Personal information
- Full name: Alastair Gregory James Fraser
- Born: 17 October 1967 (age 58) Edgware, London, England
- Batting: Right-handed
- Bowling: Right-arm fast-medium
- Relations: Angus Fraser (brother)

Domestic team information
- 1986–1989: Middlesex
- 1991–1992: Essex
- 1998: Middlesex
- 1999–2002: Middlesex Cricket Board

Career statistics
| Competition | First-class | List A |
| Matches | 10 | 30 |
| Runs scored | 137 | 240 |
| Batting average | 27.40 | 17.14 |
| 100s/50s | 0/1 | 0/1 |
| Top score | 52* | 57* |
| Balls bowled | 745 | 1,081 |
| Wickets | 12 | 30 |
| Bowling average | 32.16 | 27.20 |
| 5 wickets in innings | 0 | 0 |
| 10 wickets in match | 0 | 0 |
| Best bowling | 3/46 | 4/19 |
| Catches/stumpings | 1/– | 3/– |
- Source: Cricinfo, 20 November 2010

= Alastair Fraser =

English cricketer

Alastair Gregory James Fraser (born 17 October 1967) is an English cricketer. Fraser is a right-handed batsman who bowls right-arm fast-medium. He was born in Edgware, London and later educated at Harrow Weald Sixth Form College.

==Early career==
Fraser made his first-class debut for Middlesex against the touring New Zealanders in 1986. From 1986 to 1988, he represented the county in 5 first-class matches, the last of which came against Cambridge University. It was for Middlesex that he made his debut in List A cricket, which came against Lancashire in 1986. From 1986 to 1989, he played 5 List A matches for the county.

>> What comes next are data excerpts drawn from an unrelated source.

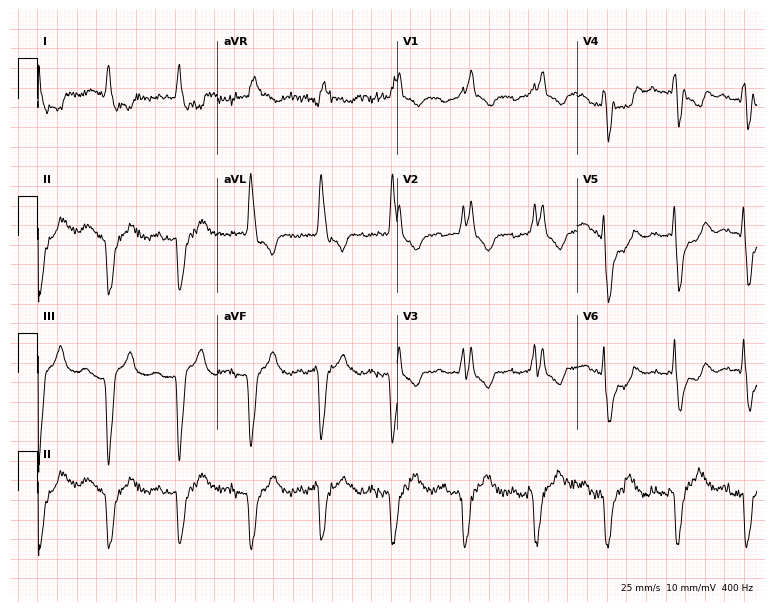
Electrocardiogram (7.3-second recording at 400 Hz), a 79-year-old man. Interpretation includes right bundle branch block.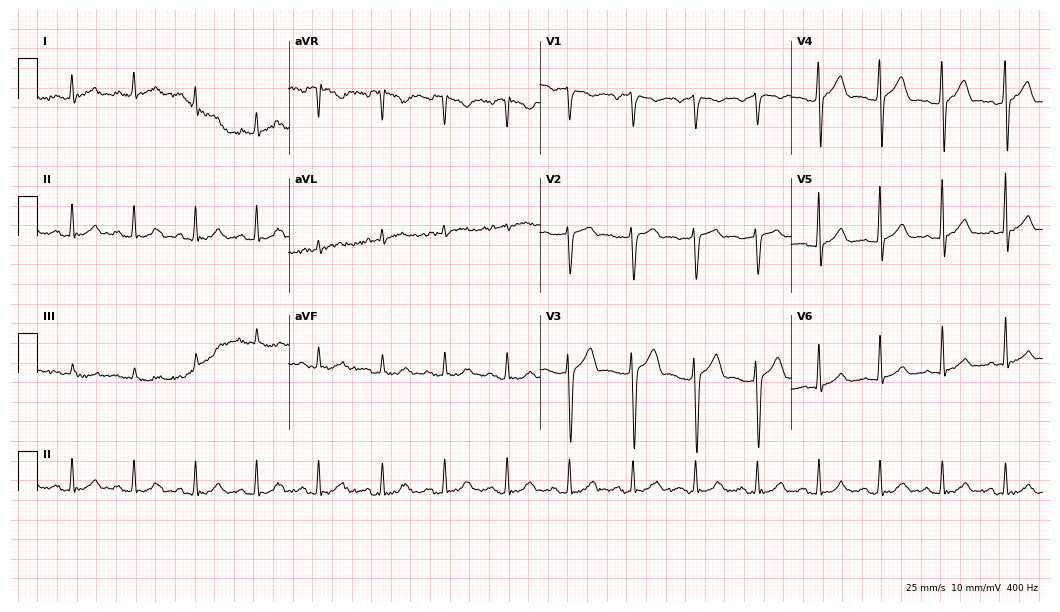
12-lead ECG from a 31-year-old man. Recorded interpretation: within normal limits.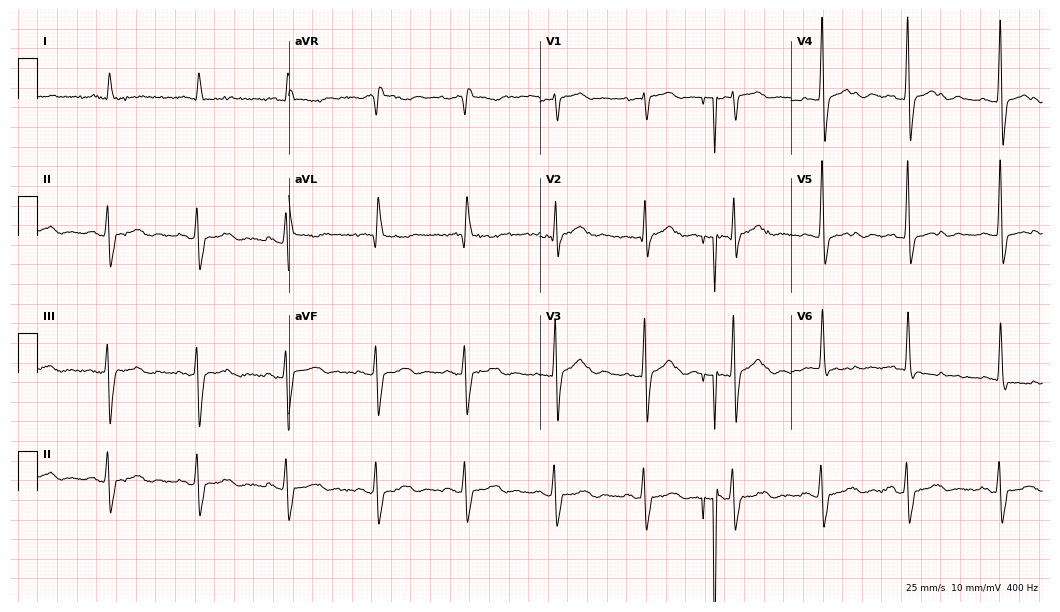
12-lead ECG from a man, 80 years old (10.2-second recording at 400 Hz). Shows right bundle branch block.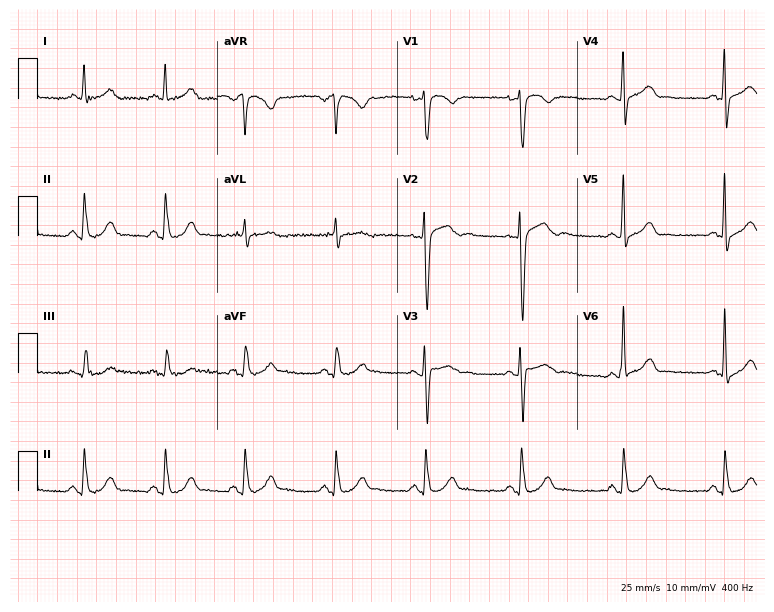
12-lead ECG from a 25-year-old male (7.3-second recording at 400 Hz). Recorded interpretation: within normal limits.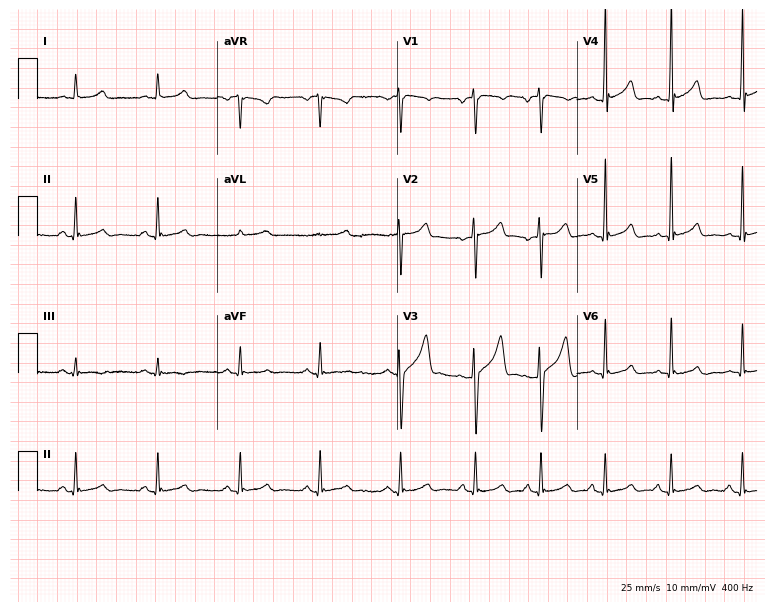
ECG — a male, 21 years old. Screened for six findings — first-degree AV block, right bundle branch block (RBBB), left bundle branch block (LBBB), sinus bradycardia, atrial fibrillation (AF), sinus tachycardia — none is recorded. Other findings, if any, are not listed.

In 1991, he joined Essex where he made his debut in a first-class match for the county against Sussex. From 1991 to 1992, he represented the county in 5 first-class matches, the last of which came against Somerset in the 1992 County Championship. This marked the final first-class match Fraser would play; in total he played 10 first-class matches, scoring 137 runs at a batting average of 27.40, with a single half century high score of 52*. In the field he took a single catch, while with the ball he took 12 wickets at a bowling average of 32.16, with best figures of 3/46. Fraser also played 8 List A matches for Essex during his two-year stint with the county, with his final one-day match for them coming against Gloucestershire in the 1992 Sunday League.

==Later career==
In 1998, he rejoined Middlesex. During that season he played just List A cricket for the county, making 11 appearances in that format. His final match for the county came Sussex in the 1998 AXA League.

In 1999, he made his debut for the Middlesex Cricket Board List A cricket against Cumberland in the 1999 NatWest Trophy. From 1999 to 2002, he represented the Board in 5 List A matches, the last of which came against Cambridgeshire in the 2nd round of the 2003 Cheltenham & Gloucester Trophy which was held in 2002. During his professional career, Fraser played a total of 30 List A matches, in which he scored 240 runs at an average of 17.14, with a single half century high score of 57*. With the ball he took 30 wickets at an average of 27.20, with best figures of 4/19.

He currently plays club cricket for Stanmore Cricket Club in the Middlesex County Cricket League.

==Family==
His brother, Angus, played Test and One Day International cricket for England. He also played first-class cricket for Middlesex, the Marylebone Cricket Club as well as List A cricket for Wellington in New Zealand.